村岡花子さんは、この東洋英和で、青春時代をとてものびやかに過ごしました。様々な
人や多くの本や多くの学問との出会いが、その後の彼女の生きる支えとなりました。皆さ
んも彼女のように、是非この東洋英和で過ごす毎日をのびのびと、思い切り過ごしてくだ
さい。中学生のときにしか味わえないこともあります。高校生のときにしか体験できない
こともあります。そういった経験を大切にしてください。
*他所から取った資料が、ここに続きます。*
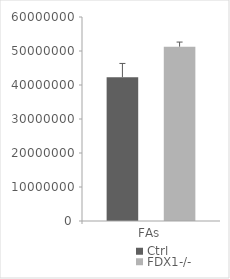
| Category | Ctrl | FDX1-/- |
|---|---|---|
| FAs | 42293312.538 | 51275872.162 |

そこから多くのことを学び、そ
れが長い人生の礎となることでしょう。
そして、今日出会った友達を大切にしてください。全員がお父さんやお母さんや家族か
ら慈しまれ、神様に愛されている存在です。誰とも交換ができない、かけがえのない存在
です。私たち先生も、皆さんひとりひとりの存在そのものを大切にします。皆さんも、こ
のかけがえのない人達との出会いを大切にしてください。
そして、神様との出会いも大切にしてください。
これからはじまる東洋英和での毎日は何が待っているのか、ドキドキしますね。
村岡さんは、ご自身の人生の中で、何度も何度も自分の予期せぬ出来事にぶつかります。
まっすぐな道ではなく、何度も何度も曲がり角を曲がるような人生だったそうです。しか
し、その都度のおこる出来事を、良いものとして捉え、厳しい状況を生き抜いてきたそう
です。
村岡さんの支えとなった「赤毛のアン」に出てくる言葉があります。
「曲がり角をまがったさきになにがあるかは、わからない。でも、きっといちばんよいも
のにちがいない」
人は先が見えないと不安になります。でも村岡さんはそれを恐れなかった。明日何が起こ
るかなんて分からない。だから生きる価値があるんだと考えた魅力的な女性でした。
皆さんのこれからの学校生活がよいものとなりますように。神様の大いなるお守りがあ
りますようお祈りしております。
本日はご入学、まことにおめでとうございました。